Privat auf Twitter unterwegs

Lange habe ich mich „damals“ privat ein wenig gegen Twitter gesträubt. Dachte „du hast doch schon Facebook – wo soll da der Unterschied sein?!“ Das ist doch wieder nur ein neuer Zugang, ein neues Passwort das du dir merken musst. Lästig. Und nachdem ich mich dann doch testweise angemeldet hatte, waren die ersten Kennenlern-Klicks auch wirklich sehr befremdlich. Erstmal.

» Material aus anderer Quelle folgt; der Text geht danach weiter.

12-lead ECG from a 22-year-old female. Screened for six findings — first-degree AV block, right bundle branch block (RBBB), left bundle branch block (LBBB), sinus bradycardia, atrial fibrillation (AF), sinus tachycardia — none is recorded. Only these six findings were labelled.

Aber dann haben wir uns angefreundet – sehr gut sogar! Und seitdem ist Twitter eine App, die auf keinen Fall auf meinem Smartphone fehlen darf! Twitter ist anders als Facebook. Auch wenn wir User es lieben Bilder und Videos zu konsumieren – die Tweets (also die kurzen Textnachrichten) haben ihren ganz eignen Reiz! Die ersten Tage war ich erstaunt darüber, wie viele tolle Sachen man dort lesen kann – mit wenigen Zeichen auf den Punkt gebracht! Witziges, sarkastisches, Alltagsweisheiten oder ähnliches. Unzählige Tweets sprudeln nur so über vor Wort-Kreativität. Anfänglich muss man natürlich erstmal schauen, wem man „folgen“ möchte, aber nach und nach hat man dann irgendwann seine ganz persönliche „Filter-Bubble“, in der es fast ausschließlich um Themen geht, die einen interessieren!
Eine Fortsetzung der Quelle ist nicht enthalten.